I would like the Minister to give us two reasons, or even one, why it is sensible to carry on with this Bill. We have heard today from the noble Baroness, Lady Ritchie, that sensible talks seem to be taking place on the fringes of the great COP meeting in Egypt and there are other signs of talking going on, so what is the point—I have used this expression before, and I make no apology for using it again—in Parliament putting government and negotiators into a straitjacket? It is just nonsensical. We all hope the negotiations will result in certain changes to the protocol, but why drive this Bill through at this very time?

The noble Baroness, Lady Suttie, talked about the DUP. I have always felt that it is bad to pay danegeld. That, really, is what is happening here, and it is mixed up with treaty obligations—I underline the word “obligations”—and with opportunities which many people in Northern Ireland wish to take advantage of, suitably amended.
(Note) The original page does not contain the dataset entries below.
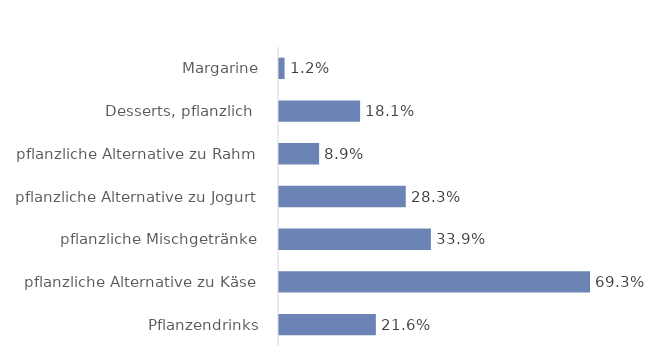
| Category | Δ 2017 bis 2021 |
|---|---|
| Pflanzendrinks | 0.216 |
| pflanzliche Alternative zu Käse | 0.693 |
| pflanzliche Mischgetränke | 0.339 |
| pflanzliche Alternative zu Jogurt | 0.283 |
| pflanzliche Alternative zu Rahm | 0.089 |
| Desserts, pflanzlich  | 0.181 |
| Margarine | 0.012 |

We are on our fourth day of debate on this very bad and, in my view, wholly unnecessary Bill. Let us pause it. Let us watch the negotiations with—I hope—acclamation and welcome their results. Let us not waste parliamentary time on such a badly drafted Bill. As the noble Lord, Lord Pannick, reminded us, even the explanatory clauses do not explain it; they obfuscate and make it worse. Let us get on with some proper business and leave this rubbish in the heap where it should be.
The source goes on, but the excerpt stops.